Chemical Structure of Organic Matter in Water-Stable Macroaggregates of Agrochernozems of Different Positions on the Slope
The chemical structure of organic matter (OM) pools in the 2–1-mm water-stable macroaggregates isolated from air-dry aggregates of the same size in arable horizons of noneroded, eroded, and depositional agrochernozems was studied with solid-state 13 C-NMR spectroscopy. The changes in their chemical structure in the denudation–accumulative landscape are assessed. The overwhelming majority of water-stable macroaggregates in the erosional zone are newly formed due to dynamic replacement of OM in situ, which is clearly demonstrated by the integral chemical structure indicators in all OM pools in macroaggregates. Analytical data suggest the prevalent transport of newly formed macroaggregates.
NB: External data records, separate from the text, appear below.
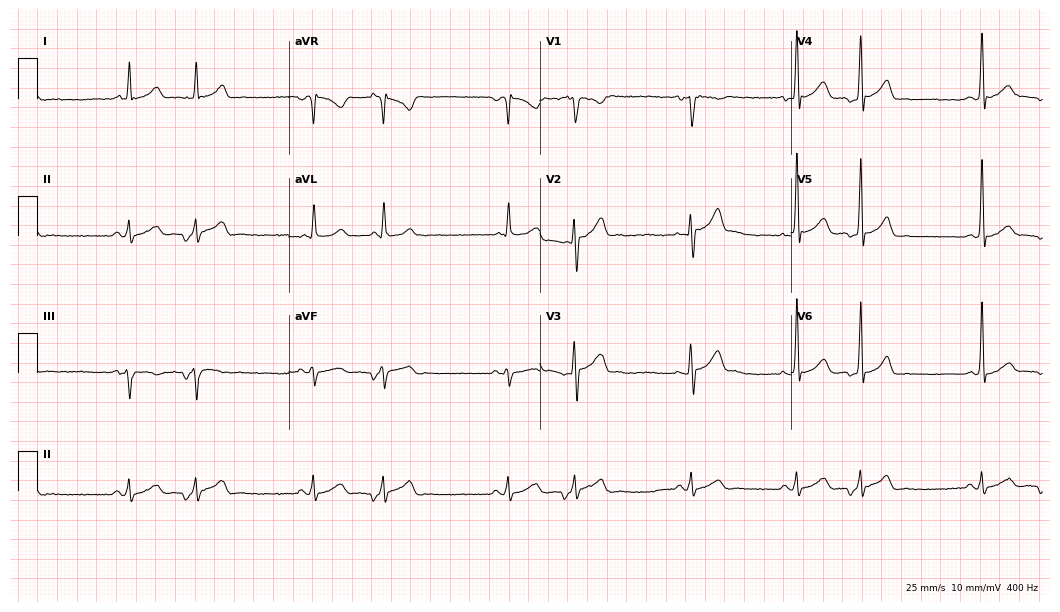
Resting 12-lead electrocardiogram. Patient: a man, 30 years old. None of these six findings is recorded: first-degree AV block, right bundle branch block, left bundle branch block, sinus bradycardia, atrial fibrillation, sinus tachycardia. Other findings, if any, are not listed.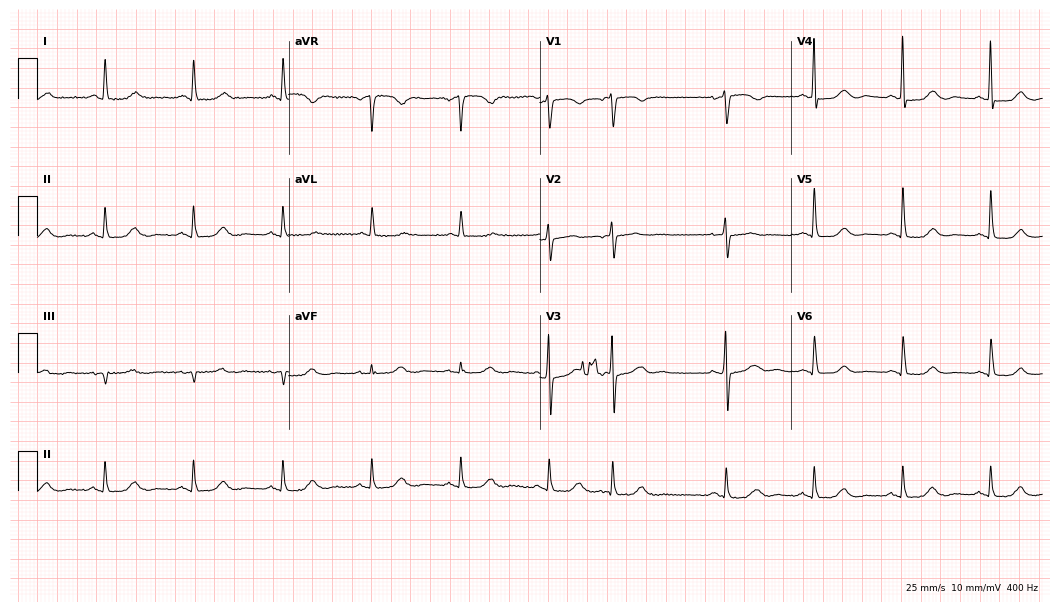
12-lead ECG from an 80-year-old female. No first-degree AV block, right bundle branch block, left bundle branch block, sinus bradycardia, atrial fibrillation or sinus tachycardia recorded for this tracing. Findings outside these six are not listed.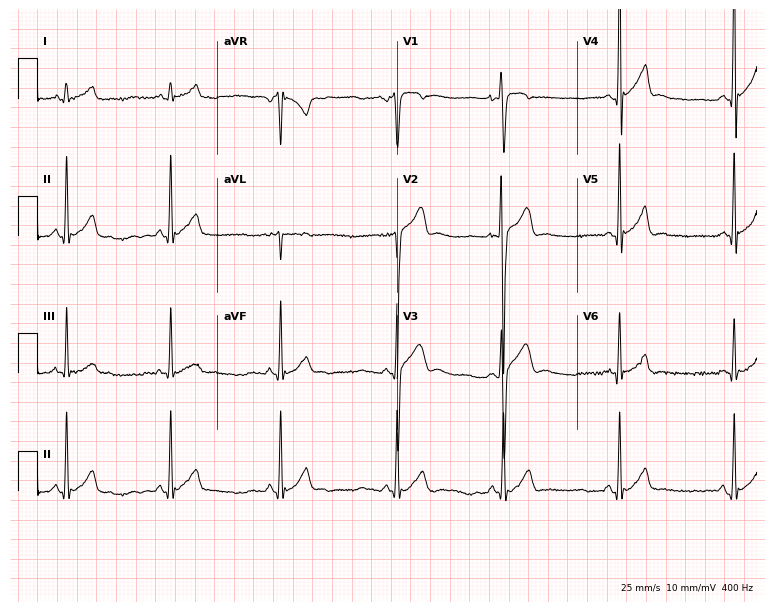
Standard 12-lead ECG recorded from a 17-year-old man. None of these six findings is recorded: first-degree AV block, right bundle branch block, left bundle branch block, sinus bradycardia, atrial fibrillation, sinus tachycardia.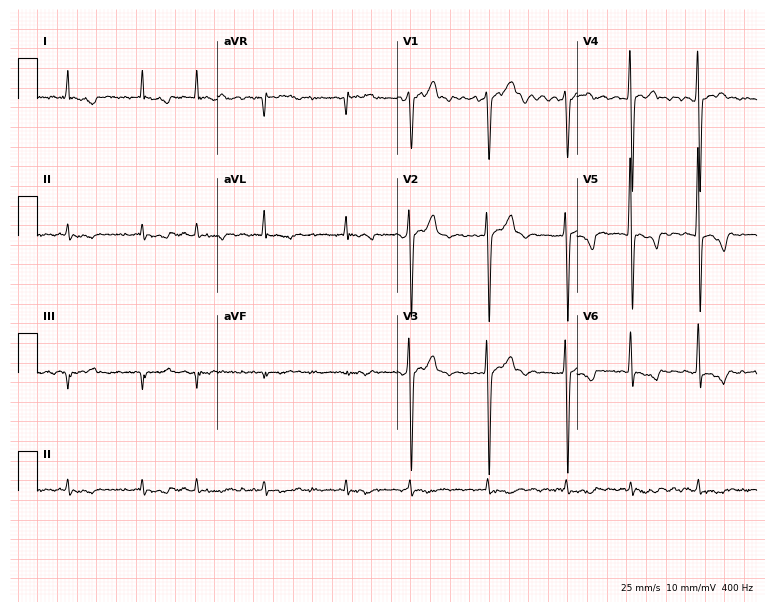
12-lead ECG from a male, 61 years old. Findings include atrial fibrillation.

The destruction of macroaggregates during the transport phase is accompanied by the release of previously physically protected aggregated OM, which undergoes partial mineralization. Note that its most labile (hydrolyzable) part is predominately mineralized, whereas its stable part remains weakly changed or intact. Mineral-associated OM (clay and residue) weakly changes or does not change at all, retaining relative freshness, which indirectly suggests the prevalent migration of newly formed macroaggregates from the erosional zone. A greater degree of freshness of LF fr (free OM) in macroaggregates of depositional agrochernozem results from the abundance of fresh crop residues of the depositional zone together with the residues transported from the erosional zone.